Minor Queries with Answers.

Ruin near St. Asaph, North Wales.—About two miles from St. Asaph, in Flintshire, near to a beautiful trout stream, called, I think, the Elway, stands an old ruin of some ecclesiastical edifice. There is not very much of it now standing, but the form of the windows still exists. I have in vain looked in handbooks of the county for an account of it, but I have seen none that allude to it in any way. It is very secluded, being hidden by trees; and can only be approached by a footpath. In the centre of the edifice, there is a well of most beautiful water, supplied from some hidden spring; and from the bottom of which bubbles of gas are constantly ascending to the surface. The well is divided by a large stone into two parts, one evidently intended for a bath. The peasantry in the neighbourhood call it the Virgin Mary's Well, and ascribe the most astonishing cures to bathing in its waters. I could not, however, find out what it was. Some said it was a nunnery, and that the field adjoining had been a burial-ground; but all seemed remarkably ignorant about it, and seemed rather to avoid speaking about it; but, from what I could gather, there was some wild legend respecting it: but, being unacquainted with the language, I could not learn what it was. I should feed obliged if any of your correspondents could give me a description of it, and any information or legend connected with it. Near to it are the celebrated "Kaffen Rocks," which

show undoubted evidence, from the shells and shingle embedded in their strata, of having at some period been submerged; and the caverns which exist in them are very large, and bones of hyenas and other animals are to be found in them. They are, however, very difficult to find without a guide, and there are very few persons in the neighbourhood who seem to know anything about them. They are very well worthy of a visit, and the surrounding scenery is beautiful in the extreme. I shall be happy to put any person in the way of finding them, should a desire be expressed in your pages.

Investigator.

Manchester.

[This is Fynnon Vair, or "the Well of Our Lady," situated in a richly-wooded dell near the river Elwy, in the township of Wigvair. This well, which is inclosed in a polygonal basin of hewn stone, beautifully and elaborately sculptured, discharges about 100 gallons per minute: the water is strongly impregnated with lime, and was formerly much resorted to as a cold bath. Adjoining the well are the ruins of an ancient cruciform chapel, which, prior to the Reformation, was a chapel of ease to St.

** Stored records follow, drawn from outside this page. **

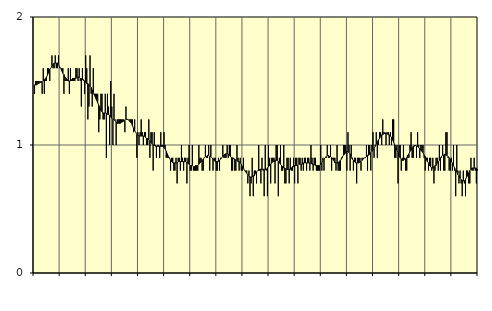
| Category | Jordbruk, skogsbruk o fiske, SNI 01-03 | Series 1 |
|---|---|---|
| nan | 1.4 | 1.47 |
| 87.0 | 1.5 | 1.47 |
| 87.0 | 1.5 | 1.47 |
| 87.0 | 1.5 | 1.48 |
| 87.0 | 1.5 | 1.48 |
| 87.0 | 1.5 | 1.49 |
| 87.0 | 1.5 | 1.49 |
| 87.0 | 1.4 | 1.49 |
| 87.0 | 1.6 | 1.5 |
| 87.0 | 1.4 | 1.51 |
| 87.0 | 1.5 | 1.52 |
| 87.0 | 1.5 | 1.53 |
| nan | 1.6 | 1.55 |
| 88.0 | 1.6 | 1.57 |
| 88.0 | 1.5 | 1.59 |
| 88.0 | 1.6 | 1.6 |
| 88.0 | 1.7 | 1.62 |
| 88.0 | 1.6 | 1.63 |
| 88.0 | 1.6 | 1.64 |
| 88.0 | 1.7 | 1.64 |
| 88.0 | 1.6 | 1.64 |
| 88.0 | 1.6 | 1.64 |
| 88.0 | 1.7 | 1.63 |
| 88.0 | 1.6 | 1.61 |
| nan | 1.6 | 1.6 |
| 89.0 | 1.6 | 1.58 |
| 89.0 | 1.6 | 1.56 |
| 89.0 | 1.4 | 1.55 |
| 89.0 | 1.5 | 1.53 |
| 89.0 | 1.5 | 1.52 |
| 89.0 | 1.5 | 1.51 |
| 89.0 | 1.6 | 1.5 |
| 89.0 | 1.4 | 1.5 |
| 89.0 | 1.6 | 1.5 |
| 89.0 | 1.5 | 1.51 |
| 89.0 | 1.5 | 1.52 |
| nan | 1.5 | 1.52 |
| 90.0 | 1.5 | 1.52 |
| 90.0 | 1.6 | 1.52 |
| 90.0 | 1.6 | 1.53 |
| 90.0 | 1.5 | 1.53 |
| 90.0 | 1.6 | 1.53 |
| 90.0 | 1.5 | 1.52 |
| 90.0 | 1.3 | 1.52 |
| 90.0 | 1.6 | 1.51 |
| 90.0 | 1.5 | 1.51 |
| 90.0 | 1.4 | 1.5 |
| 90.0 | 1.7 | 1.49 |
| nan | 1.6 | 1.48 |
| 91.0 | 1.2 | 1.48 |
| 91.0 | 1.3 | 1.47 |
| 91.0 | 1.7 | 1.46 |
| 91.0 | 1.4 | 1.45 |
| 91.0 | 1.3 | 1.43 |
| 91.0 | 1.6 | 1.41 |
| 91.0 | 1.4 | 1.39 |
| 91.0 | 1.4 | 1.37 |
| 91.0 | 1.4 | 1.35 |
| 91.0 | 1.4 | 1.33 |
| 91.0 | 1.1 | 1.31 |
| nan | 1.2 | 1.29 |
| 92.0 | 1.4 | 1.27 |
| 92.0 | 1.4 | 1.26 |
| 92.0 | 1.2 | 1.25 |
| 92.0 | 1.2 | 1.25 |
| 92.0 | 1.4 | 1.25 |
| 92.0 | 0.9 | 1.25 |
| 92.0 | 1.4 | 1.24 |
| 92.0 | 1.3 | 1.24 |
| 92.0 | 1 | 1.23 |
| 92.0 | 1.5 | 1.22 |
| 92.0 | 1.3 | 1.21 |
| nan | 1 | 1.2 |
| 93.0 | 1.4 | 1.2 |
| 93.0 | 1.2 | 1.19 |
| 93.0 | 1 | 1.18 |
| 93.0 | 1.2 | 1.17 |
| 93.0 | 1.2 | 1.17 |
| 93.0 | 1.2 | 1.17 |
| 93.0 | 1.2 | 1.17 |
| 93.0 | 1.2 | 1.18 |
| 93.0 | 1.2 | 1.18 |
| 93.0 | 1.2 | 1.19 |
| 93.0 | 1.1 | 1.19 |
| nan | 1.3 | 1.2 |
| 94.0 | 1.2 | 1.2 |
| 94.0 | 1.2 | 1.2 |
| 94.0 | 1.2 | 1.19 |
| 94.0 | 1.2 | 1.18 |
| 94.0 | 1.2 | 1.17 |
| 94.0 | 1.2 | 1.15 |
| 94.0 | 1.1 | 1.13 |
| 94.0 | 1.2 | 1.11 |
| 94.0 | 1.1 | 1.1 |
| 94.0 | 0.9 | 1.08 |
| 94.0 | 1.1 | 1.08 |
| nan | 1 | 1.07 |
| 95.0 | 1.1 | 1.07 |
| 95.0 | 1.2 | 1.07 |
| 95.0 | 1.1 | 1.07 |
| 95.0 | 1 | 1.07 |
| 95.0 | 1.1 | 1.07 |
| 95.0 | 1.1 | 1.06 |
| 95.0 | 1 | 1.05 |
| 95.0 | 1 | 1.05 |
| 95.0 | 1.2 | 1.04 |
| 95.0 | 0.9 | 1.03 |
| 95.0 | 1.1 | 1.02 |
| nan | 1.1 | 1.01 |
| 96.0 | 0.8 | 1 |
| 96.0 | 1.1 | 1 |
| 96.0 | 1 | 0.99 |
| 96.0 | 0.9 | 0.99 |
| 96.0 | 1 | 0.99 |
| 96.0 | 1 | 0.99 |
| 96.0 | 0.9 | 0.99 |
| 96.0 | 1.1 | 0.99 |
| 96.0 | 1 | 0.99 |
| 96.0 | 1 | 0.99 |
| 96.0 | 1.1 | 0.98 |
| nan | 1 | 0.97 |
| 97.0 | 0.9 | 0.95 |
| 97.0 | 0.9 | 0.93 |
| 97.0 | 0.9 | 0.91 |
| 97.0 | 0.9 | 0.9 |
| 97.0 | 0.8 | 0.88 |
| 97.0 | 0.9 | 0.87 |
| 97.0 | 0.9 | 0.86 |
| 97.0 | 0.8 | 0.86 |
| 97.0 | 0.8 | 0.86 |
| 97.0 | 0.9 | 0.86 |
| 97.0 | 0.7 | 0.86 |
| nan | 0.9 | 0.87 |
| 98.0 | 0.9 | 0.87 |
| 98.0 | 0.8 | 0.87 |
| 98.0 | 1 | 0.87 |
| 98.0 | 0.9 | 0.87 |
| 98.0 | 0.8 | 0.87 |
| 98.0 | 0.9 | 0.87 |
| 98.0 | 0.9 | 0.87 |
| 98.0 | 0.7 | 0.86 |
| 98.0 | 0.9 | 0.86 |
| 98.0 | 1 | 0.85 |
| 98.0 | 0.8 | 0.84 |
| nan | 0.8 | 0.84 |
| 99.0 | 1 | 0.84 |
| 99.0 | 0.8 | 0.83 |
| 99.0 | 0.8 | 0.83 |
| 99.0 | 0.8 | 0.84 |
| 99.0 | 0.8 | 0.84 |
| 99.0 | 0.8 | 0.84 |
| 99.0 | 1 | 0.85 |
| 99.0 | 0.9 | 0.86 |
| 99.0 | 0.9 | 0.87 |
| 99.0 | 0.8 | 0.88 |
| 99.0 | 0.8 | 0.89 |
| nan | 0.9 | 0.9 |
| 0.0 | 1 | 0.91 |
| 0.0 | 0.9 | 0.91 |
| 0.0 | 0.9 | 0.92 |
| 0.0 | 1 | 0.92 |
| 0.0 | 0.8 | 0.91 |
| 0.0 | 1 | 0.91 |
| 0.0 | 0.9 | 0.9 |
| 0.0 | 0.8 | 0.89 |
| 0.0 | 0.9 | 0.88 |
| 0.0 | 0.9 | 0.87 |
| 0.0 | 0.8 | 0.87 |
| nan | 0.8 | 0.87 |
| 1.0 | 0.9 | 0.87 |
| 1.0 | 0.8 | 0.88 |
| 1.0 | 0.9 | 0.89 |
| 1.0 | 0.9 | 0.9 |
| 1.0 | 1 | 0.91 |
| 1.0 | 0.9 | 0.92 |
| 1.0 | 0.9 | 0.93 |
| 1.0 | 0.9 | 0.93 |
| 1.0 | 1 | 0.93 |
| 1.0 | 0.9 | 0.93 |
| 1.0 | 1 | 0.92 |
| nan | 1 | 0.91 |
| 2.0 | 0.8 | 0.9 |
| 2.0 | 0.8 | 0.9 |
| 2.0 | 0.9 | 0.89 |
| 2.0 | 0.8 | 0.89 |
| 2.0 | 0.8 | 0.88 |
| 2.0 | 1 | 0.88 |
| 2.0 | 0.9 | 0.87 |
| 2.0 | 0.8 | 0.87 |
| 2.0 | 0.9 | 0.86 |
| 2.0 | 0.8 | 0.85 |
| 2.0 | 0.8 | 0.83 |
| nan | 0.9 | 0.82 |
| 3.0 | 0.8 | 0.8 |
| 3.0 | 0.8 | 0.79 |
| 3.0 | 0.8 | 0.78 |
| 3.0 | 0.7 | 0.76 |
| 3.0 | 0.8 | 0.76 |
| 3.0 | 0.6 | 0.75 |
| 3.0 | 0.7 | 0.75 |
| 3.0 | 0.9 | 0.75 |
| 3.0 | 0.6 | 0.76 |
| 3.0 | 0.8 | 0.76 |
| 3.0 | 0.8 | 0.78 |
| nan | 0.7 | 0.79 |
| 4.0 | 0.8 | 0.8 |
| 4.0 | 1 | 0.8 |
| 4.0 | 0.8 | 0.81 |
| 4.0 | 0.7 | 0.81 |
| 4.0 | 0.9 | 0.81 |
| 4.0 | 0.8 | 0.81 |
| 4.0 | 0.6 | 0.81 |
| 4.0 | 1 | 0.81 |
| 4.0 | 0.8 | 0.81 |
| 4.0 | 0.6 | 0.82 |
| 4.0 | 1 | 0.83 |
| nan | 0.9 | 0.84 |
| 5.0 | 0.7 | 0.85 |
| 5.0 | 0.9 | 0.86 |
| 5.0 | 0.9 | 0.87 |
| 5.0 | 0.9 | 0.87 |
| 5.0 | 0.7 | 0.88 |
| 5.0 | 1 | 0.88 |
| 5.0 | 1 | 0.88 |
| 5.0 | 0.6 | 0.87 |
| 5.0 | 0.9 | 0.86 |
| 5.0 | 1 | 0.85 |
| 5.0 | 0.8 | 0.84 |
| nan | 0.8 | 0.83 |
| 6.0 | 1 | 0.82 |
| 6.0 | 0.7 | 0.82 |
| 6.0 | 0.7 | 0.81 |
| 6.0 | 0.9 | 0.81 |
| 6.0 | 0.9 | 0.81 |
| 6.0 | 0.7 | 0.81 |
| 6.0 | 0.9 | 0.81 |
| 6.0 | 0.8 | 0.82 |
| 6.0 | 0.8 | 0.83 |
| 6.0 | 0.9 | 0.83 |
| 6.0 | 0.7 | 0.84 |
| nan | 0.9 | 0.84 |
| 7.0 | 0.9 | 0.84 |
| 7.0 | 0.7 | 0.84 |
| 7.0 | 0.9 | 0.85 |
| 7.0 | 0.9 | 0.85 |
| 7.0 | 0.8 | 0.85 |
| 7.0 | 0.9 | 0.85 |
| 7.0 | 0.8 | 0.86 |
| 7.0 | 0.9 | 0.86 |
| 7.0 | 0.9 | 0.86 |
| 7.0 | 0.8 | 0.86 |
| 7.0 | 0.9 | 0.86 |
| nan | 0.9 | 0.86 |
| 8.0 | 0.8 | 0.86 |
| 8.0 | 1 | 0.86 |
| 8.0 | 0.9 | 0.85 |
| 8.0 | 0.8 | 0.85 |
| 8.0 | 0.9 | 0.85 |
| 8.0 | 0.9 | 0.84 |
| 8.0 | 0.8 | 0.84 |
| 8.0 | 0.8 | 0.84 |
| 8.0 | 0.8 | 0.84 |
| 8.0 | 0.8 | 0.84 |
| 8.0 | 1 | 0.85 |
| nan | 0.8 | 0.86 |
| 9.0 | 0.9 | 0.88 |
| 9.0 | 0.8 | 0.89 |
| 9.0 | 0.9 | 0.9 |
| 9.0 | 0.9 | 0.91 |
| 9.0 | 1 | 0.92 |
| 9.0 | 0.9 | 0.92 |
| 9.0 | 0.9 | 0.91 |
| 9.0 | 1 | 0.91 |
| 9.0 | 0.8 | 0.9 |
| 9.0 | 0.9 | 0.89 |
| 9.0 | 0.9 | 0.88 |
| nan | 0.9 | 0.86 |
| 10.0 | 0.8 | 0.86 |
| 10.0 | 1 | 0.86 |
| 10.0 | 0.8 | 0.86 |
| 10.0 | 0.8 | 0.87 |
| 10.0 | 0.8 | 0.88 |
| 10.0 | 0.9 | 0.89 |
| 10.0 | 0.9 | 0.91 |
| 10.0 | 1 | 0.92 |
| 10.0 | 1 | 0.93 |
| 10.0 | 1 | 0.94 |
| 10.0 | 0.8 | 0.95 |
| nan | 1.1 | 0.95 |
| 11.0 | 1 | 0.94 |
| 11.0 | 0.8 | 0.93 |
| 11.0 | 1 | 0.91 |
| 11.0 | 0.9 | 0.89 |
| 11.0 | 0.8 | 0.88 |
| 11.0 | 0.9 | 0.87 |
| 11.0 | 0.9 | 0.86 |
| 11.0 | 0.7 | 0.86 |
| 11.0 | 0.9 | 0.86 |
| 11.0 | 0.9 | 0.86 |
| 11.0 | 0.9 | 0.87 |
| nan | 0.8 | 0.87 |
| 12.0 | 0.9 | 0.88 |
| 12.0 | 0.9 | 0.89 |
| 12.0 | 0.9 | 0.9 |
| 12.0 | 0.9 | 0.9 |
| 12.0 | 1 | 0.91 |
| 12.0 | 0.8 | 0.92 |
| 12.0 | 1 | 0.92 |
| 12.0 | 1 | 0.93 |
| 12.0 | 0.8 | 0.94 |
| 12.0 | 1 | 0.95 |
| 12.0 | 1.1 | 0.96 |
| nan | 0.9 | 0.97 |
| 13.0 | 1 | 0.99 |
| 13.0 | 1.1 | 1.01 |
| 13.0 | 0.9 | 1.02 |
| 13.0 | 1 | 1.04 |
| 13.0 | 1.1 | 1.05 |
| 13.0 | 1.1 | 1.07 |
| 13.0 | 1 | 1.08 |
| 13.0 | 1.2 | 1.08 |
| 13.0 | 1.1 | 1.09 |
| 13.0 | 1.1 | 1.09 |
| 13.0 | 1 | 1.09 |
| nan | 1.1 | 1.09 |
| 14.0 | 1.1 | 1.08 |
| 14.0 | 1 | 1.08 |
| 14.0 | 1.1 | 1.07 |
| 14.0 | 1 | 1.06 |
| 14.0 | 1.2 | 1.04 |
| 14.0 | 1.2 | 1.02 |
| 14.0 | 0.9 | 1 |
| 14.0 | 0.9 | 0.98 |
| 14.0 | 1 | 0.96 |
| 14.0 | 0.7 | 0.94 |
| 14.0 | 1 | 0.92 |
| nan | 1 | 0.9 |
| 15.0 | 0.8 | 0.89 |
| 15.0 | 0.9 | 0.88 |
| 15.0 | 1 | 0.88 |
| 15.0 | 0.9 | 0.89 |
| 15.0 | 0.8 | 0.89 |
| 15.0 | 0.8 | 0.9 |
| 15.0 | 0.9 | 0.92 |
| 15.0 | 0.9 | 0.93 |
| 15.0 | 1 | 0.95 |
| 15.0 | 1.1 | 0.96 |
| 15.0 | 0.9 | 0.98 |
| nan | 0.9 | 0.99 |
| 16.0 | 1 | 0.99 |
| 16.0 | 1 | 1 |
| 16.0 | 0.9 | 0.99 |
| 16.0 | 1.1 | 0.99 |
| 16.0 | 1 | 0.98 |
| 16.0 | 0.9 | 0.97 |
| 16.0 | 1 | 0.96 |
| 16.0 | 1 | 0.95 |
| 16.0 | 1 | 0.94 |
| 16.0 | 0.9 | 0.92 |
| 16.0 | 0.8 | 0.91 |
| nan | 0.9 | 0.89 |
| 17.0 | 0.9 | 0.87 |
| 17.0 | 0.8 | 0.86 |
| 17.0 | 0.9 | 0.84 |
| 17.0 | 0.9 | 0.83 |
| 17.0 | 0.8 | 0.82 |
| 17.0 | 0.9 | 0.82 |
| 17.0 | 0.7 | 0.83 |
| 17.0 | 0.8 | 0.84 |
| 17.0 | 0.9 | 0.84 |
| 17.0 | 0.9 | 0.86 |
| 17.0 | 0.8 | 0.87 |
| nan | 1 | 0.88 |
| 18.0 | 0.8 | 0.9 |
| 18.0 | 0.9 | 0.91 |
| 18.0 | 1 | 0.92 |
| 18.0 | 0.8 | 0.92 |
| 18.0 | 0.8 | 0.93 |
| 18.0 | 1.1 | 0.92 |
| 18.0 | 1.1 | 0.92 |
| 18.0 | 0.9 | 0.91 |
| 18.0 | 0.8 | 0.9 |
| 18.0 | 0.8 | 0.89 |
| 18.0 | 0.9 | 0.87 |
| nan | 0.8 | 0.86 |
| 19.0 | 1 | 0.84 |
| 19.0 | 0.8 | 0.82 |
| 19.0 | 0.6 | 0.8 |
| 19.0 | 1 | 0.79 |
| 19.0 | 0.8 | 0.77 |
| 19.0 | 0.7 | 0.76 |
| 19.0 | 0.8 | 0.74 |
| 19.0 | 0.7 | 0.73 |
| 19.0 | 0.6 | 0.72 |
| 19.0 | 0.8 | 0.72 |
| 19.0 | 0.7 | 0.72 |
| nan | 0.6 | 0.73 |
| 20.0 | 0.8 | 0.75 |
| 20.0 | 0.8 | 0.76 |
| 20.0 | 0.7 | 0.78 |
| 20.0 | 0.7 | 0.8 |
| 20.0 | 0.9 | 0.81 |
| 20.0 | 0.8 | 0.82 |
| 20.0 | 0.8 | 0.82 |
| 20.0 | 0.9 | 0.82 |
| 20.0 | 0.8 | 0.82 |
| 20.0 | 0.7 | 0.82 |
| 20.0 | 0.8 | 0.81 |

Asaph, in the later style of English architecture: the windows, which are of handsome design, are now nearly concealed by the ivy which has overspread the building; and the ruin, elegant in itself, derives additional interest from the beauty of its situation. See Lewis's Wales, and Beauties of England and Wales, vol. xvii. p. 550.]

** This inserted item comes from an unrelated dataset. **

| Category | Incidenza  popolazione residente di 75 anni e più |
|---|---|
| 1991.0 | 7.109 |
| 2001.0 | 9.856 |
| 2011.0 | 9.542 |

Wafers.—When and where were wafers invented? They were no new discovery when Labat saw some at Genoa in 1706; but from a passage in his Voyages d'Espagne et Italie, published in 1731, it would appear that they were even then unknown in France. A writer in the Quarterly Review says:

"We have in our possession letters with the wafers still adhering, which went from Lisbon to Rome twenty years before that time; and Stolberg observes that there are wafers and wafer-seals in the museum at Portici."

Abhba.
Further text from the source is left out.